Developmental expression of vasoactive and growth factors in human lung. Role in pulmonary vascular resistance adaptation at birth.

The factors that mediate the postnatal fall in pulmonary vascular resistance, which is crucial for normal gas exchange, are not fully understood. The endothelium has been implicated in this phenomenon, through the release of vasorelaxant factors such as nitric oxide (NO). Human pulmonary expression of endothelial NO synthase increases up to 31 wk of gestation, together with vascular endothelial growth factor (VEGF), and both factors potently mediate pulmonary angiogenesis and vasorelaxation. During the perinatal period, when pulmonary vasodilatation is maximal, endothelial NO synthase and VEGF are weakly expressed. This raises the involvement of vasorelaxant factors other than NO at birth. One candidate is endothelial-derived hyperpolarizing factor, which induces smooth muscle cell hyperpolarization by activating K(ATP) channels. The marked vasorelaxation induced by activation of these channels in newborn animals, and their strong perinatal expression in the human lung, suggest their involvement during this phase.

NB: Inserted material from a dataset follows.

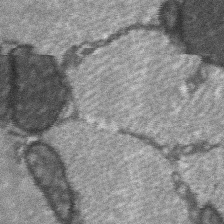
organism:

Another candidate is endothelin (ET)-1, together with its receptors ET-A and ET-B. ET-A receptors are located exclusively on smooth muscle cells and mediate vasoconstriction, whereas ET-B receptors mediate vasoconstriction when located on smooth muscle cells and vasodilatation when located on endothelial cells. ET-B receptors, which are strongly expressed in the human fetal lung both at the end of gestation and after birth, may be involved in perinatal pulmonary vasodilatation. Thus, in human fetal lung, K(ATP) channels and ET-B receptors could be important in mediating the perinatal pulmonary vasodilatation crucial for adapting the pulmonary circulation to extrauterine life.